Braun was born in Fulda, Germany, and educated at the University of Marburg and received a Ph.D. from the University of Berlin in 1872. In 1874 he discovered that a point-contact semiconductor rectifies alternating current. He became director of the Physical Institute and professor of physics at the University of Strasbourg in 1895. In 1897 he built the first cathode-ray tube oscilloscope. CRT technology is only now, over a century later, gradually being replaced by flat screen technologies (such as LCD, LED and Plasma) on television sets and computer monitors. The CRT is still called the "Braun tube" (Braunsche Röhre) in German-speaking countries (and in Japan: Buraun-kan).

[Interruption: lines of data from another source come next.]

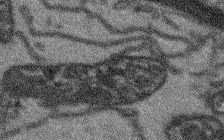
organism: Arabidopsis thaliana
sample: Root tip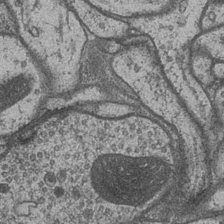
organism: Drosophila
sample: Optic medulla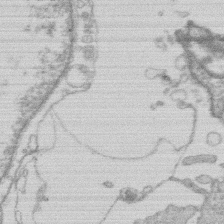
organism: Human
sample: Macrophage cells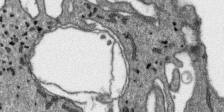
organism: Human
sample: Lung epithelial cells, uninfected (mock) control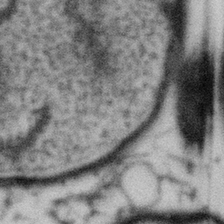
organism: Gemmata obscuriglobus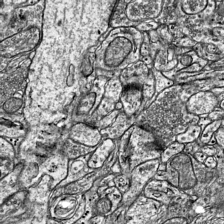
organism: Mouse
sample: Visual Cortex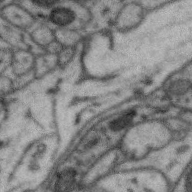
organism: Zebra finch
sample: Brain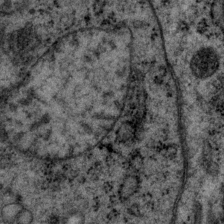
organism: P. pacificus
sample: Pharynx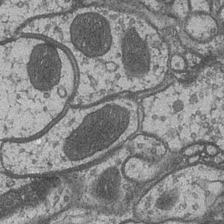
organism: Drosophila
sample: Optic medulla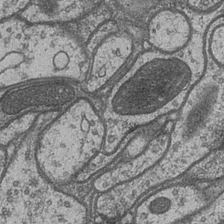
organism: Drosophila
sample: Optic medulla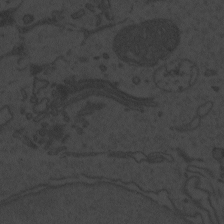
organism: Zebrafish
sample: Macrophage infected with Toxoplasma gondii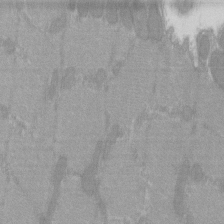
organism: C57BL Mouse
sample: Tibialis anterior muscle cell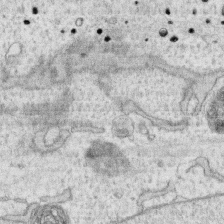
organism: Human
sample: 1205lu cells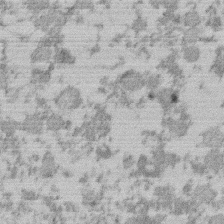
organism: Mouse
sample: Dividing mouse embryo 1 cell stage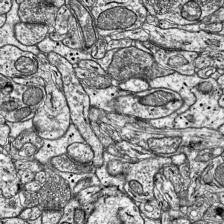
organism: Mouse
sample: Visual Cortex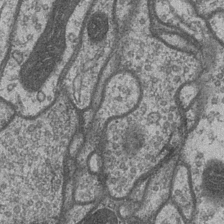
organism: Drosophila
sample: Optic medulla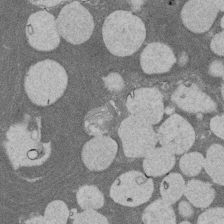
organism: Rat
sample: Salivary granule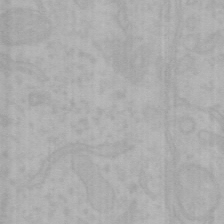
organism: Mouse
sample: Choroid plexus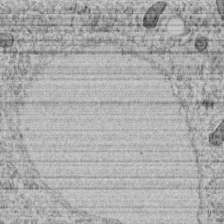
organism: C. elegans
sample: C. elegans embryo early stage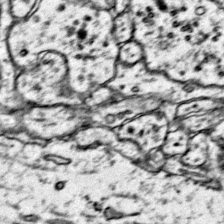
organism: Mouse
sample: Primary visual cortex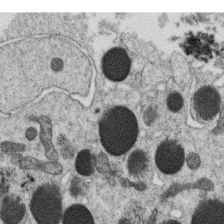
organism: C. elegans
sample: C. elegans oocyte; sperm cells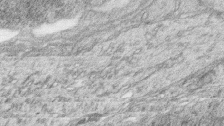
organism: Zebrafish
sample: synaptic ribbons in rod cells and cone cells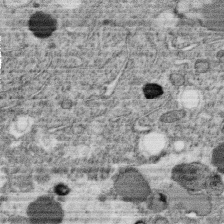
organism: C. elegans
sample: C. elegans oocyte; sperm cells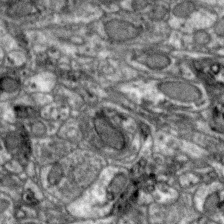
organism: Zebra finch
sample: Brain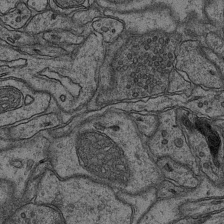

Braun in his laboratory During the development of radio, he also worked on wireless telegraphy. Around 1898, he invented a crystal diode rectifier or Cat's whisker diode. Guglielmo Marconi used Braun's patents (among others). Braun's British patent on tuning was used by Marconi in many of his tuning patents. Marconi would later admit to Braun himself that he had "borrowed" portions of Braun's work. In 1909 Braun shared the Nobel Prize for physics with Marconi for "contributions to the development of wireless telegraphy." Braun went to the United States at the beginning of World War I (before the U.S. had entered the war) to help defend the German wireless station at Sayville, New York, against attacks by the British-controlled Marconi Corporation. Braun died in his house in Brooklyn, New York, before the war ended in 1918.